Parece que não cabe ao Sumo Pontífice estabelecer o símbolo da fé:
1. Com efeito, uma nova apresentação do Símbolo é necessária para explicação dos artigos de fé, como já se disse (art. precedente). Ora, no Antigo Testamento, os artigos de fé foram cada vez mais explicados, no correr dos tempos, e a verdade da fé mais se manifestava quanto maior a proximidade de Cristo. Tal motivo não mais existe na nova Lei: os artigos de fé não devem, pois, receber novas explicações. Logo, parece não competir à autoridade do Sumo Pontífice uma nova apresentação do Símbolo.
2. Além disso, o que foi interdito, sob pena de anátema, não depende do poder de homem algum. Ora, a autoridade da Igreja Católica interditou, sob pena de anátema, a publicação de novo Símbolo.
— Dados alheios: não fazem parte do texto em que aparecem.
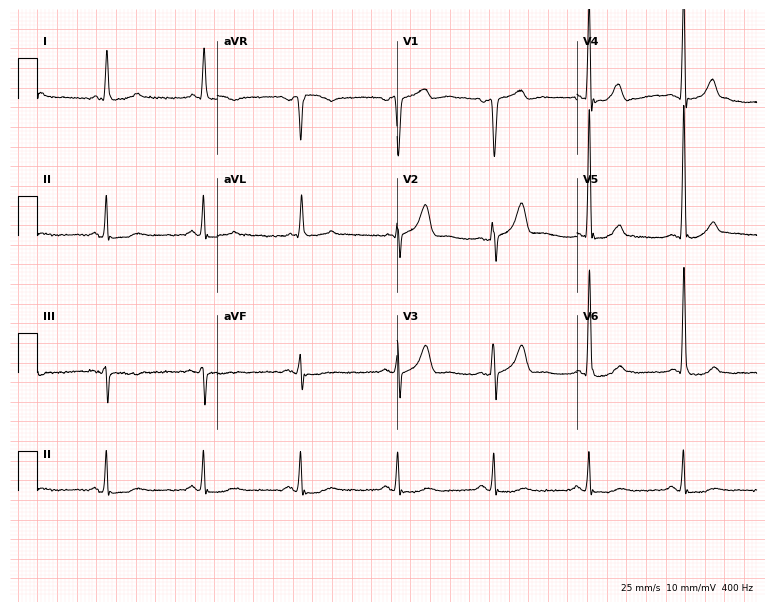
ECG (7.3-second recording at 400 Hz) — a man, 78 years old. Screened for six findings — first-degree AV block, right bundle branch block (RBBB), left bundle branch block (LBBB), sinus bradycardia, atrial fibrillation (AF), sinus tachycardia — none is recorded.

Dizem as atas do primeiro concílio de Éfeso que este Concílio, “Uma vez lido o Símbolo de Nicéia, decretou que não seria permitido a ninguém professar, subscrever ou compor outra fé, além da definida pelos Santos Padres, reunidos em Nicéia com o Espírito Santo”. Segue-se a pena de anátema. A mesma coisa é repetida nas atas do Concílio de Calcedónia. Logo, parece que uma nova apresentação do Símbolo não cabe à autoridade do Sumo Pontífice.
3. Ademais, Atanásio não foi Sumo Pontífice, mas patriarca de Alexandria e, contudo, constituiu um Símbolo que é cantado na Igreja. Logo, a publicação de um Símbolo não parece pertencer ao Sumo Pontífice mais do que a outros.
EM SENTIDO CONTRÁRIO, a publicação do símbolo foi feita em concílio geral. Mas, um concílio só pode reunir-se sob a autoridade do Sumo Pontífice como está estabelecido nos Decretos. Logo, a publicação do Símbolo cabe à autoridade do Sumo Pontífice.
Como já explicamos (artigo precedente), uma publicação nova do Símbolo é necessária para evitar erros que surgem. Tem autoridade para fazê-lo quem pode determinar em última instância o que é de fé, para que todos possam a ela aderir de maneira inabalável. Isto, porém, é da alçada do Sumo Pontífice a quem são deferidas as maiores e mais difíceis questões da Igreja, como se diz nos Decretos de Graciano. Por isso, o Senhor, no Evangelho de Lucas, disse a Pedro a quem constituiu Sumo Pontífice: “Eu rezei por ti, para que tua fé não desfaleça; e tu, depois de convertido, confirma os teus irmãos” (22, 32). E a razão disso é que toda a Igreja deve ter a mesma fé, seguindo a recomendação da primeira Carta aos Coríntios: “Dizei todos as mesmas coisas e não haja divisões entre vós” (1, 10). Ora, isso não poderia ser observado, se uma
questão sobre a fé não fosse resolvida por quem governa toda a Igreja, de tal modo que sua sentença seja aceita firmemente por toda a Igreja. Eis porque somente o Sumo Pontífice tem autoridade para uma nova publicação do Símbolo, como sobre todas as coisas que dizem respeito a toda a Igreja, como reunir um concílio geral etc.
Suma Teológica, PII-II,Q1A10
Quanto às objecções iniciais, portanto, deve-se dizer que:
1. Na doutrina de Cristo e dos Apóstolos, a verdade da fé está suficientemente explicada. Mas, como há homens perversos que, segundo o Apóstolo Pedro, “deformam a doutrina apostólica e outras partes da Escritura para sua própria ruína” (2Pe 3, 16), é necessário que haja, no correr dos tempos, esclarecimentos da fé contra erros ocorrentes.
2. A proibição e a sentença do Concílio de Éfeso se estendem às pessoas particulares que não podem decidir em matéria de fé. É claro que esta proposição de um concílio geral não tira o poder ao concílio seguinte de fazer uma nova apresentação do Símbolo, que contenha não uma outra fé, mas a mesma, porém, mais explicada. É isto que todos os concílios têm observado: que o sínodo seguinte possa expor algo além do que o sínodo precedente expusera, por causa da necessidade de se opor a alguma heresia sobrevinda. E isso cabe ao Sumo Pontífice que usa sua autoridade para reunir o concílio e para confirmar as suas decisões.
3. Atanásio não compôs uma manifestação de fé, à maneira de Símbolo, mas a modo de ensino doutrinal, como aparece na sua forma de exprimir-se. Mas, como sua exposição doutrinal continha brevemente a íntegra verdade da fé, foi recebida, pela autoridade do Sumo Pontífice, como regra da fé.